Call 411 for 4/11's IT Blogwatch: in which AMD cuts prices to compete with Intel. Not to mention anti-virus vs. The Chosen One...
Advanced Micro Devices Inc. (AMD) announced further price reductions on some of its best desktop PC microprocessors on Monday, a sign there is still no end in sight to its price war with rival Intel Corp. It's great news for users, who have been treated to improved microprocessor technology and better deals over the past year as the two giants slug it out. Signs the price war was cutting into profits at the companies had given rise to fears the price war may be nearing an end, but the AMD move indicates that's just not so.

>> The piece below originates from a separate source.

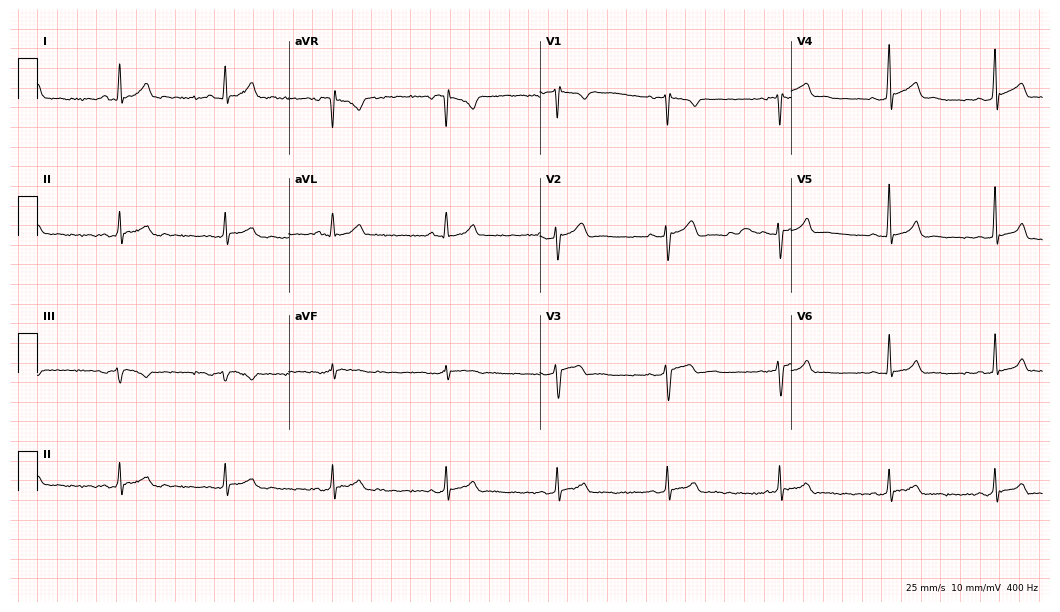
ECG (10.2-second recording at 400 Hz) — a 29-year-old male. Labelled as a normal ECG.

AMD slashed prices on its top-of-the-line desktop PC microprocessors to US$799 per pair for the 3GHz version and US$599 for a pair for the 2.8GHz version, from US$999 and US$799, respectively ... In addition, AMD lowered three of its dual-core offerings for the desktop to below $100 each.
The new price list shows AMD isn't about to back down in this price war despite the obvious impact on its finances ... Both Intel and AMD have reported worse finances as a result of their market-share battle. Intel's revenue in the fourth quarter of last year fell 5% year-on-year to $9.7 billion, while its net profit plummeted 39% to $1.5 billion. AMD said its revenue in the fourth quarter was $1.37 billion excluding the ATI operations, with operating income of $63 million, down from operating income of $272 million a year earlier.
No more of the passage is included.